- Material provided -
+--

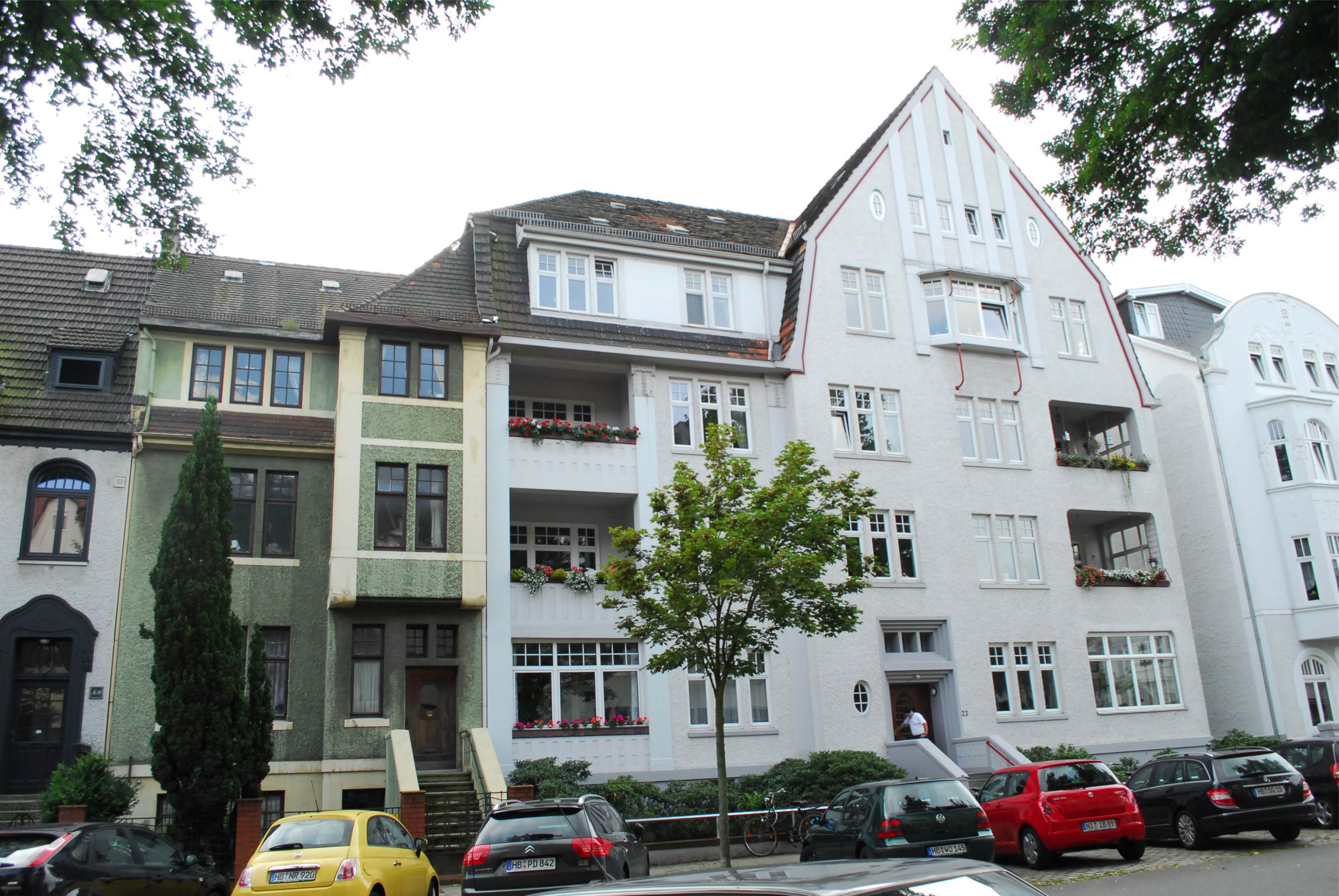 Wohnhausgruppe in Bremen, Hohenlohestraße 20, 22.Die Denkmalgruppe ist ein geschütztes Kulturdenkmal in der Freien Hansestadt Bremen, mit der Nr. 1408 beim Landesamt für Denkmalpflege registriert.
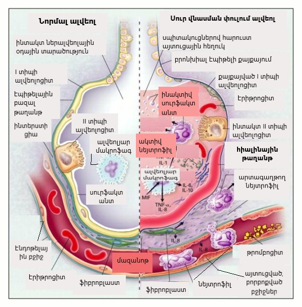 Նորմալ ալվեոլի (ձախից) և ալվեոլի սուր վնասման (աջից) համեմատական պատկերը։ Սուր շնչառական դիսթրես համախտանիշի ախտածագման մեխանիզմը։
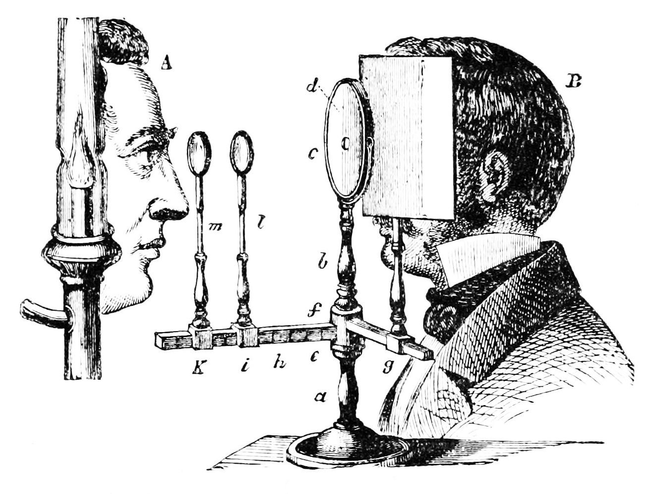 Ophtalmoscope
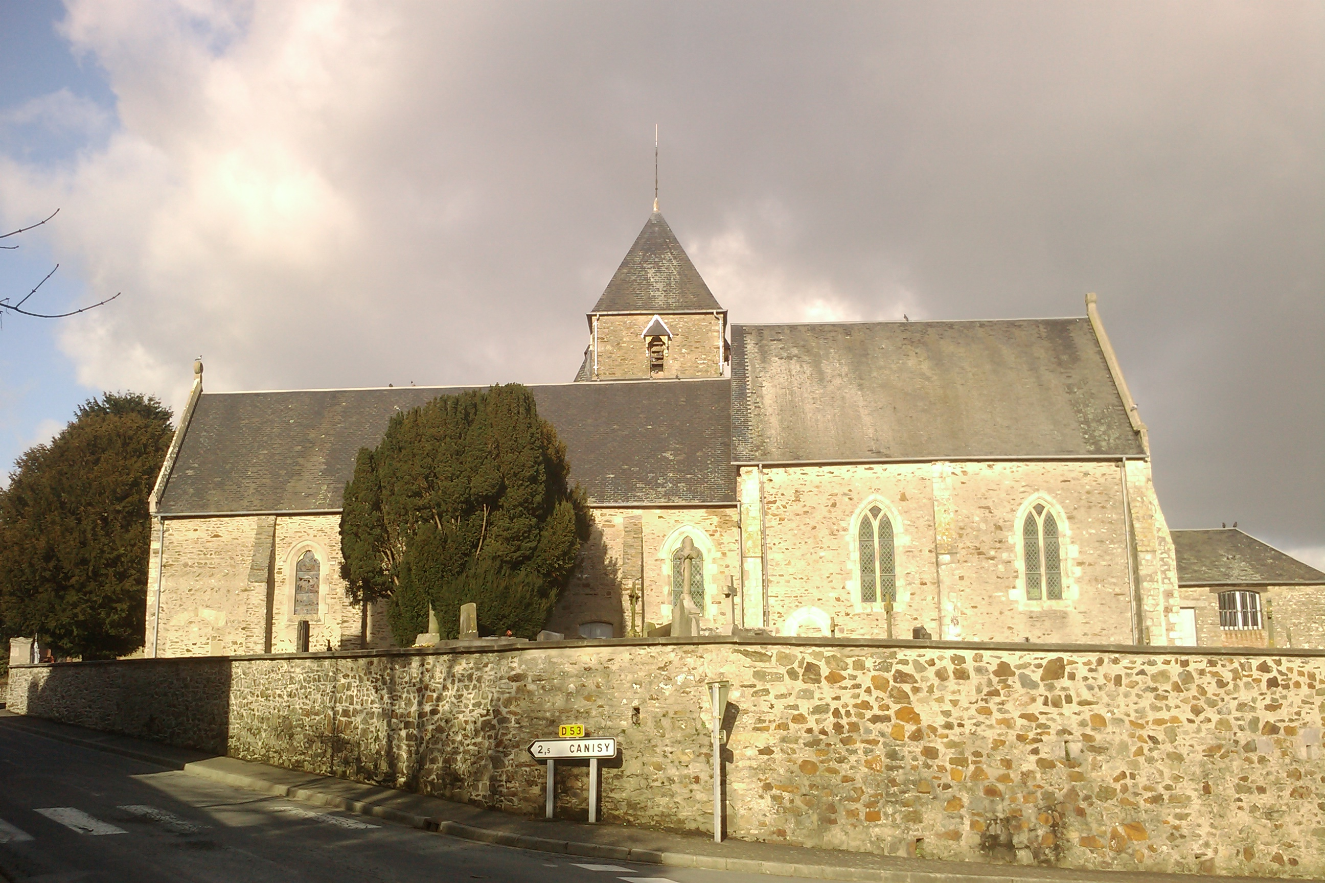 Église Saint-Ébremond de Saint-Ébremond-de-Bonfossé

+--

- Task requirements -
Please repeat exactly the data above from its first line to the line that contains "Նորմալ ալվեոլի (ձախից)", inclusive, and leave every picture out.

- Answer section -
 Wohnhausgruppe in Bremen, Hohenlohestraße 20, 22.Die Denkmalgruppe ist ein geschütztes Kulturdenkmal in der Freien Hansestadt Bremen, mit der Nr. 1408 beim Landesamt für Denkmalpflege registriert.
 Նորմալ ալվեոլի (ձախից) և ալվեոլի սուր վնասման (աջից) համեմատական պատկերը։ Սուր շնչառական դիսթրես համախտանիշի ախտածագման մեխանիզմը։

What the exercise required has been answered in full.